When it was determined to file suit in federal court, Akerman stood by the nonprofit.

“We would not have been able to proceed without them,” Nazworth said. “As a nonprofit, we don’t have hundreds of thousands of dollars to take on something like this,”

Ingram — nor the firm — knew when the action was initiated in November 2015 that the case would take 14 months and more than 2,000 pro bono hours of research, discovery, depositions and negotiation before achieving resolution with the city.

Ingram estimates the value of services at “high six figures”

On May 23, City Council approved a settlement that includes the city eliminating discriminatory housing practices, amending the zoning code to comply with federal housing law and laws protecting the rights of disabled people; paying $400,000 to Ability and $25,000 to co-plaintiff Disability Rights Florida to cover a portion of their expenses; and awarding a $1.5 million grant for development of permanent supportive housing following a competitive bid process.

In addition, a consent decree also was reached in a related case with the U.S. Department of Justice which levies a $25,000 civil penalty against the city.

“We tried to cajole and charm city officials and attorneys to get them to come around,” Ingram said of the time leading up to the lawsuit. “After over a year of trying, that’s when the hard decision had to be made by the firm — are we all in on this, or not.”

William Van Nortwick Jr., who retired from the 1st District Court of Appeal and then joined Akerman as partner-in-charge of the firm’s pro bono program, said it was obvious from the start representing the plaintiffs would require extensive donated resources, but the issue was too great to ignore.

“We go through a process and we analyze the case.

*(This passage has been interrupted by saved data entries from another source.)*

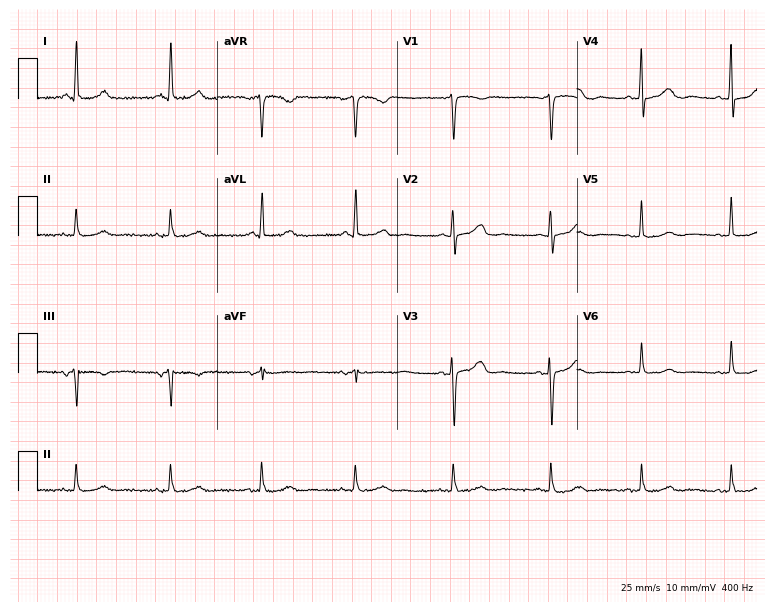
12-lead ECG (7.3-second recording at 400 Hz) from a 63-year-old female. Screened for six findings — first-degree AV block, right bundle branch block, left bundle branch block, sinus bradycardia, atrial fibrillation, sinus tachycardia — none is recorded.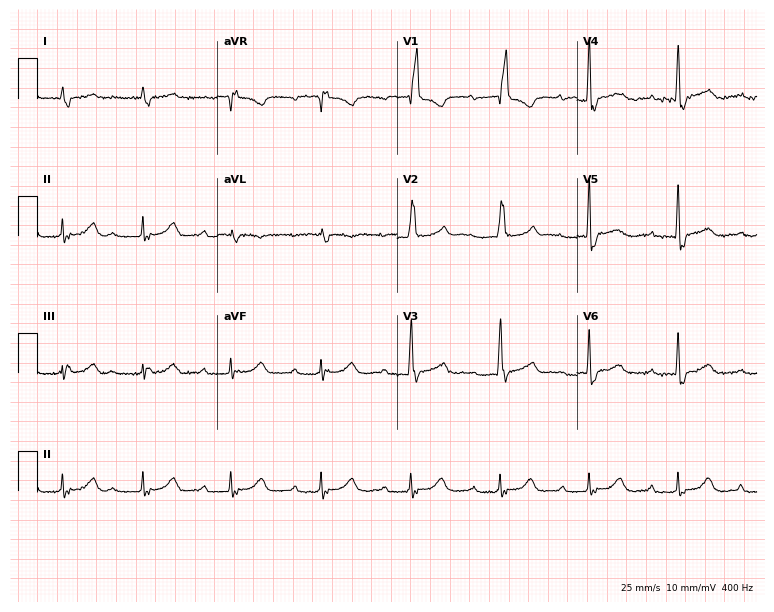
Resting 12-lead electrocardiogram. Patient: an 84-year-old man. The tracing shows first-degree AV block, right bundle branch block.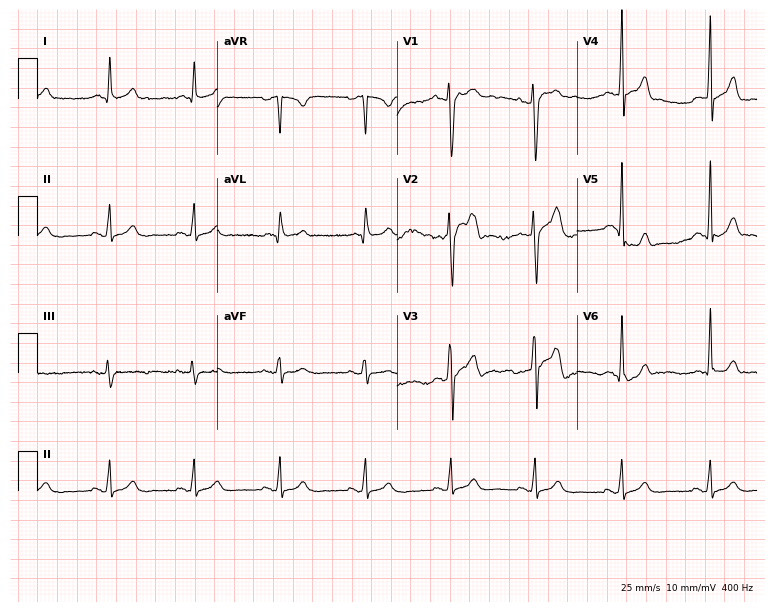
Standard 12-lead ECG recorded from a male patient, 50 years old. Read as a normal ECG.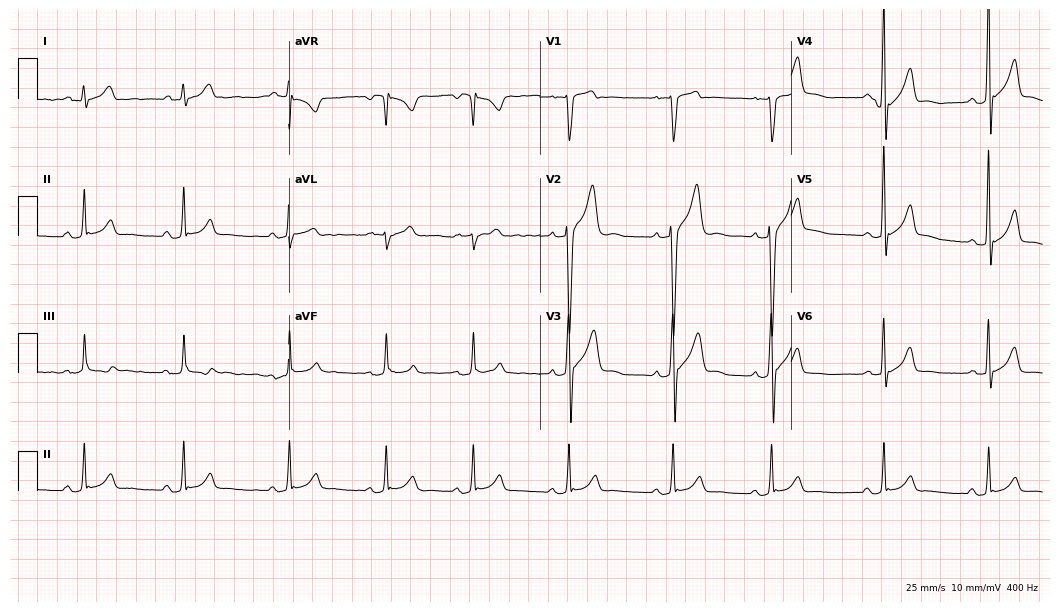
ECG (10.2-second recording at 400 Hz) — a male, 28 years old. Labelled as a normal ECG.

When we went through that process, up and down the firm there was no resistance. Everybody thought it was the right thing to do for the Jacksonville community,” said Van Nortwick.

“It’s about disabled veterans. That’s as good a client as you could ask for when they are being discriminated against,” he added.

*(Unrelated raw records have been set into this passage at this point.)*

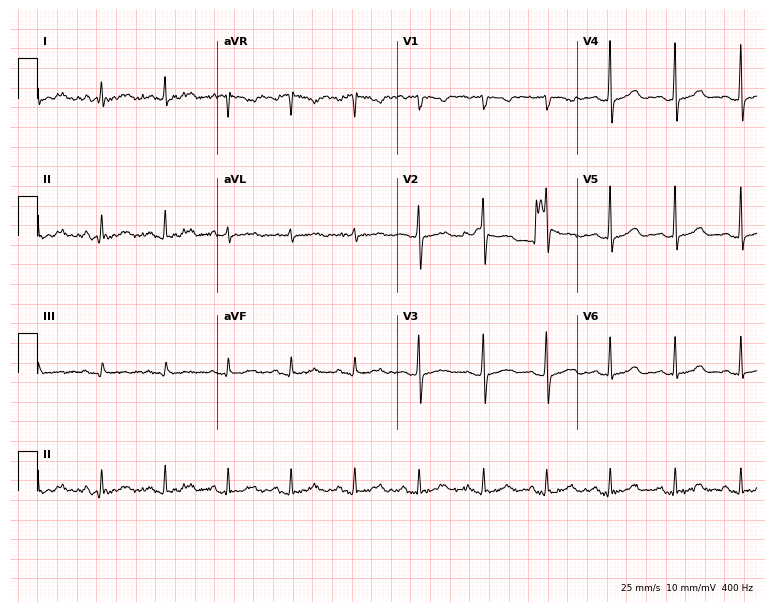
12-lead ECG (7.3-second recording at 400 Hz) from a female patient, 38 years old. Screened for six findings — first-degree AV block, right bundle branch block, left bundle branch block, sinus bradycardia, atrial fibrillation, sinus tachycardia — none is recorded. Other findings, if any, are not listed.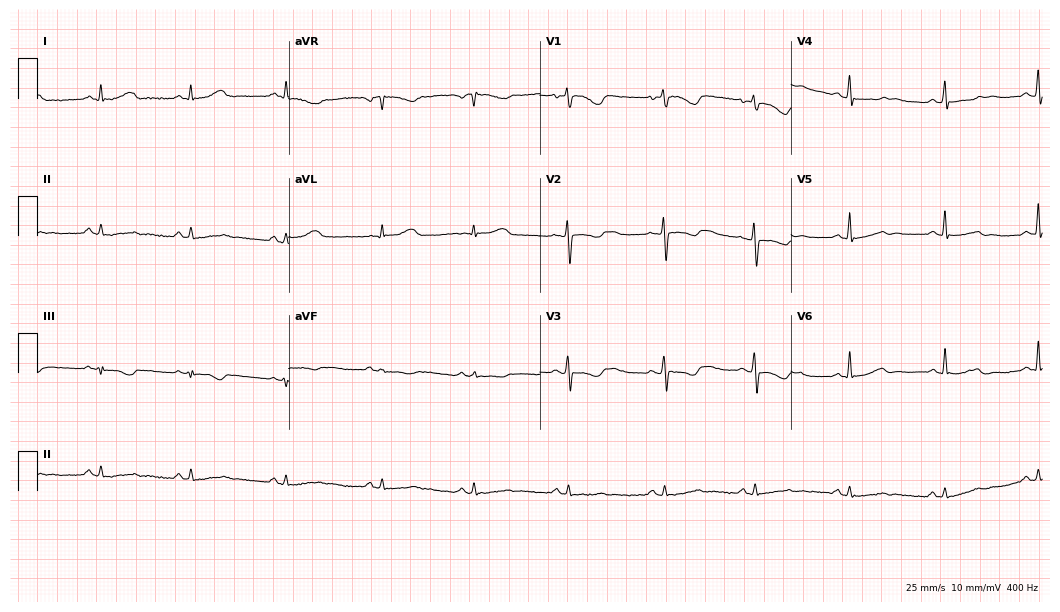
Resting 12-lead electrocardiogram (10.2-second recording at 400 Hz). Patient: a female, 44 years old. None of these six findings is recorded: first-degree AV block, right bundle branch block, left bundle branch block, sinus bradycardia, atrial fibrillation, sinus tachycardia. Only these six findings were labelled.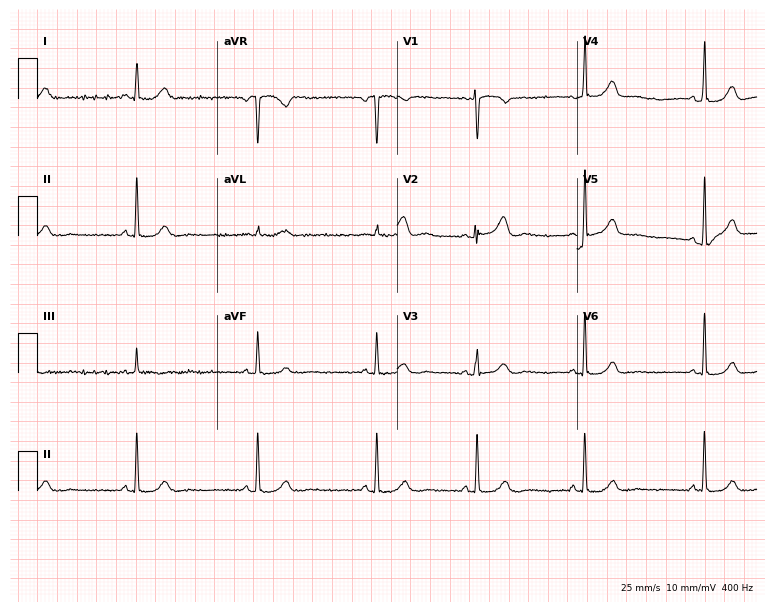
12-lead ECG (7.3-second recording at 400 Hz) from a 53-year-old female. Screened for six findings — first-degree AV block, right bundle branch block, left bundle branch block, sinus bradycardia, atrial fibrillation, sinus tachycardia — none is recorded. Only these six findings were labelled.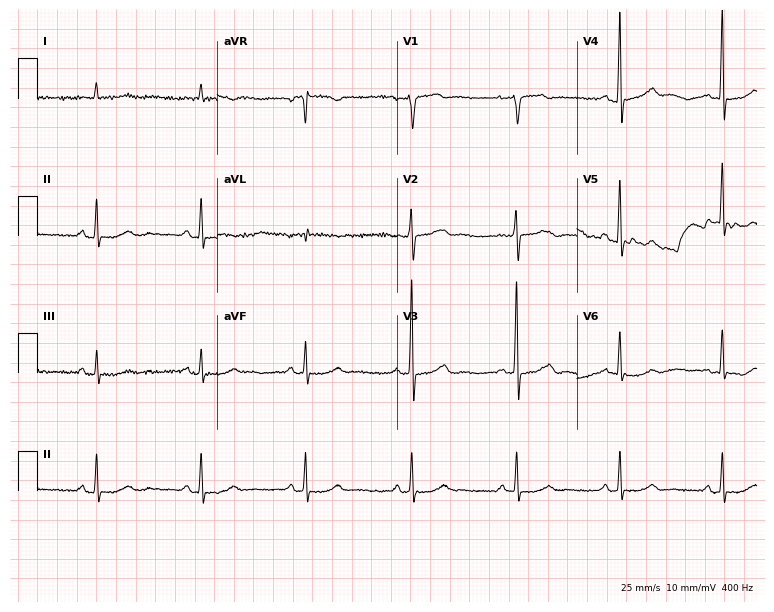
12-lead ECG from a 75-year-old male patient. Screened for six findings — first-degree AV block, right bundle branch block, left bundle branch block, sinus bradycardia, atrial fibrillation, sinus tachycardia — none is recorded.

For Ingram, the case had an even broader scope.

“It is corrosive to our society when neighborhoods are vying to have their government ban certain persons with disabilities from their entire neighborhood,” he said.

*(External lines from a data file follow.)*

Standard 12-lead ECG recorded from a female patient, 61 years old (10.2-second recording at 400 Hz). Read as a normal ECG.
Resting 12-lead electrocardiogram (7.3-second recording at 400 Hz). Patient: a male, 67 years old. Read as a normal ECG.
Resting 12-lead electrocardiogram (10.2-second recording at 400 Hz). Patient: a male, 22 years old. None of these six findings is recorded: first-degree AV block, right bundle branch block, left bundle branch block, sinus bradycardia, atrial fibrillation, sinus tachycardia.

The work wasn’t over when the terms of the settlement were reached among the litigants. That’s when the process to convince council to sign off on the agreement began.

“There was a lot of raw emotion on the part of some about having another government and an outside attorney telling you what needs to happen,” Ingram said.

He describes the final phase of the case as “a six-month effort to help the City Council understand that the settlement was appropriate” and “public dialogue to help people understand what the Fair Housing Act means and how to mesh city regulations with federal laws.”

Van Nortwick also commented on how the focus evolved from litigation to education when the city realized it didn’t want to pursue the issue all the way to the courtroom.

“The fact that we’d gotten to a point of winning the case didn’t mean anything unless the council understood what the law is, what the case is and why we won the case. I think the educational effort was above and beyond what a litigator normally does,” he said.

“In terms of the cause of what’s good and right and protecting civil rights, this is probably the most significant case of my career,” Ingram said.

Nazworth said Ability’s board of directors hasn’t yet determined a figure, but it plans to remit a “significant portion” of the nonprofit’s cash settlement to help cover some of the law firm’s outside expenses related to the case.

“Akerman didn’t request that, but we feel it’s important,” she said.